Após a transformação, as bactérias são semeadas em placas de ágar com antibiótico e incubadas durante a noite a 37 ° C. Como o plasimídeo contém um gene de resistência a antibióticos, a transformação bem-sucedida produzirá colônias bacterianas quando cultivadas em placas de ágar na presença de antibióticos. As colônias individuais podem então ser colhidas da placa transformada, colocadas em meio de crescimento líquido em tubos numerados e colocadas em uma incubadora agitada para expansão. Um pequeno volume de cultura líquida é adicionado a uma placa de ágar numerada, enquanto o restante da cultura segue para a purificação do plasmídeo. O esquema de numeração que denota a identidade das colônias bacterianas das quais os plasmídeos serão eventualmente purificados é mantido durante todo o processo de purificação do plasmídeo.

Uma amostra de plasmídeo purificado é então cortada com enzimas de restrição. O digesto é então carregado e executado no gel para verificar a presença de inserto, o que verificará se a colônia bacteriana foi transformada com um plasmídeo contendo um inserto e não um plasmídeo autoligado. As bactérias verificadas como tendo sido transformadas com um plasmídeo contendo inserto são expandidas para posterior purificação do plasmídeo. O sequenciamento é usado como uma etapa final de verificação para confirmar que seu gene de interesse foi clonado.

A clonagem molecular pode ser usada para um número quase ilimitado de aplicações. Por exemplo, quando um modelo de mRNA é transcrito reversamente para formar cDNA, ou DNA complementar, por uma enzima chamada transcriptase reversa e, em seguida, a PCR é usada para amplificar o cDNA, a clonagem molecular pode ser usada para criar uma biblioteca de cDNA? uma biblioteca de todos os genes expressos por um determinado tipo de célula.

A clonagem molecular também pode ser empregada para pegar uma série de genes, ou agrupamento de genes de uma cepa bacteriana, reorganizá-los em plasmídeos que são transformados em outra cepa, de modo que toda uma via biossintética possa ser recriada para produzir uma molécula complexa.

Por meio da clonagem molecular, uma biblioteca mutante pode ser gerada expressando um plasmídeo alvo em uma cepa bacteriana especial que usa uma polimerase propensa a erros quando cultivada em certas temperaturas.

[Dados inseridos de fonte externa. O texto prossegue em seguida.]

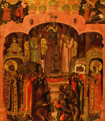 Feast of the Cross. Воздвижение Креста.

As mutações podem ser caracterizadas por sequenciamento. As bactérias transformadas com genes mutantes podem então ser testadas com diferentes medicamentos ou produtos químicos para ver quais colônias bacterianas evoluíram para ter resistência aos medicamentos.

Graças à clonagem molecular, os genes repórteres podem ser incorporados aos plasmídeos de DNA, um gene repórter comum é a proteína fluorescente verde ou GFP, que emite uma fluorescência verde quando exposta à luz ultravioleta. Um gene repórter também pode ser inserido em um alfavírus para mostrar infecção em mosquitos e transmissibilidade nas células.

Você acabou de assistir ao vídeo do JoVE sobre clonagem molecular. Agora você deve entender como funciona a clonagem molecular e como a técnica pode ser usada em biologia molecular. Como sempre, obrigado por assistir!